Comparing V1 vs V2 Results

Analyzing Old Data

If you want to compare V1 ghosts with V2 validation:

# analyze_v1_ghosts.py
import sqlite3

# Connect to old database
old_db = sqlite3.connect("ghost_log_v1_backup_XXXXXXXX.db")
old_cursor = old_db.cursor()

# Connect to new database
new_db = sqlite3.connect("ghost_log.db")
new_cursor = new_db.cursor()

# Get V1 ghosts
old_ghosts = old_cursor.execute(
    "SELECT cve_id FROM ghost_cves WHERE is_ghost = 1"
).fetchall()

print(f"V1 had {len(old_ghosts)} ghosts")

# Check how many are still ghosts in V2
still_ghosts = 0
resolved = 0
not_found = 0

for (cve_id,) in old_ghosts:
    result = new_cursor.execute(
        "SELECT is_ghost, registry_status FROM cves WHERE cve_id = ?",
        (cve_id,)
    ).fetchone()

    if result:
        if result[0]:  # is_ghost
            still_ghosts += 1
        else:
            resolved += 1
    else:
        not_found += 1

print(f"Still ghosts in V2: {still_ghosts}")
print(f"Resolved (published): {resolved}")
print(f"Not in V2 yet: {not_found}")
print(f"False positive rate: {resolved / len(old_ghosts) * 100:.1f}%")

Expected Results

Typical V1 vs V2 Comparison:

V1 ghosts: 80-100
Still ghosts in V2: 5-10 (true ghosts)
Resolved: 60-80 (were false positives)
Not in V2: 10-15 (low confidence sources)

This demonstrates:

V1 false positive rate: 60-80%
V2 false positive rate: <10% (after learning)

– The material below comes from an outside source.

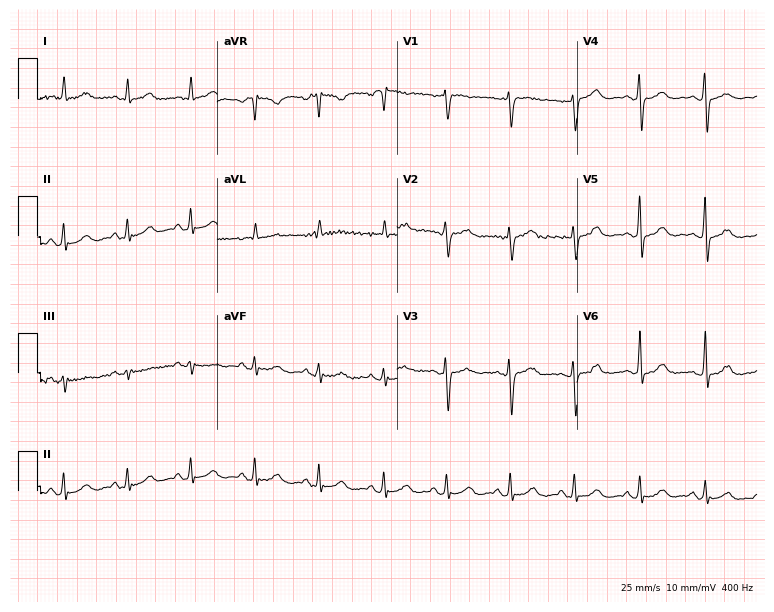
Standard 12-lead ECG recorded from a 59-year-old female patient (7.3-second recording at 400 Hz). Read as a normal ECG.
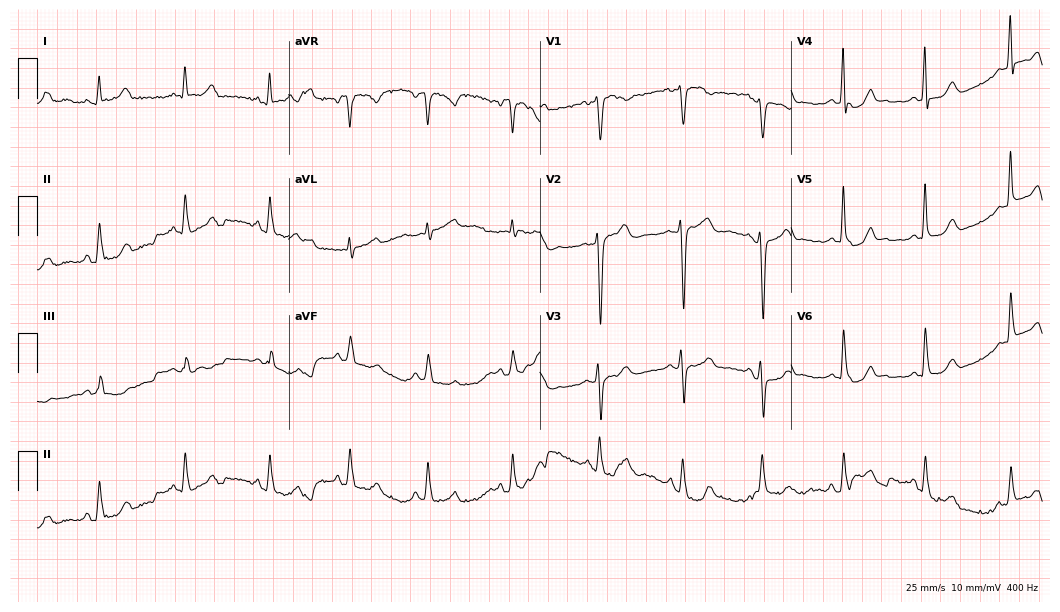
Resting 12-lead electrocardiogram. Patient: a 57-year-old female. Read as a normal ECG.

Troubleshooting Migration Issues

Issue: Migration Script Fails

Error: sqlite3.OperationalError: table cves already exists

Cause: Database already has V2 schema

Solution:

# Option 1: Use existing V2 database
# No action needed

# Option 2: Force fresh migration
rm ghost_log.db
python scripts/migrate_to_v2.py

Issue: Missing Dependencies

Error: ModuleNotFoundError: No module named 'httpx'

Solution:

pip install -r requirements.txt --upgrade

Issue: API Rate Limits

Symptom: Many validation failures, slow hunts

Solution:

# Set API keys for higher limits
export CVE_ORG_API_KEY="your_key"
export GITHUB_TOKEN="ghp_your_token"

# Or adjust cache TTL
# Edit src/config.py:
# CACHE_TTL_HOURS = 2  # Longer cache = fewer API calls

Issue: No Ghosts Found

Symptom: First hunt finds 0 ghosts

Expected: This is normal initially!

Reasons:

6-hour grace period filters out recent CVEs
60% confidence threshold is strict
Multi-source validation is thorough
Most CVEs are properly published

What to Do:

Wait 24 hours and run again
Check for CVEs in grace period: SELECT COUNT(*) FROM cves WHERE is_ghost = 0
Review low-confidence findings: SELECT * FROM cves ORDER BY confidence_score DESC

Issue: High Memory Usage

Symptom: Python process uses >2GB RAM

Causes:

Too many concurrent workers
Large validation cache
Many discovery sources

Solution:

# Edit src/config.py
class DiscoveryConfig:
    MAX_WORKERS = 3  # Reduce from 5

class ValidationConfig:
    CACHE_TTL_HOURS = 0.5  # Reduce from 1

Rollback Procedure

If V2 migration causes issues and you need to rollback:

Step 1: Restore V1 Database

# Stop any running hunts
pkill -f "python main.py"

# Restore backup
cp ghost_log_v1_backup_XXXXXXXX.db ghost_log.db

Step 2: Revert Code

# Checkout V1 code
git log --oneline  # Find V1 commit hash
git checkout <v1-commit-hash>

Step 3: Verify Rollback

# Check database structure
sqlite3 ghost_log.db ".schema" | head -20

# Should show V1 tables (ghost_cves, discovery_sources)

# Run V1 hunt
python main.py --hunt

Step 4: Report Issue

If you had to rollback, please report the issue:

GitHub: https://github.com/rogolabs/GhostCVEs/issues
Include: Error messages, system info, database size

FAQ

Q: Can I import my old ghost CVEs into V2?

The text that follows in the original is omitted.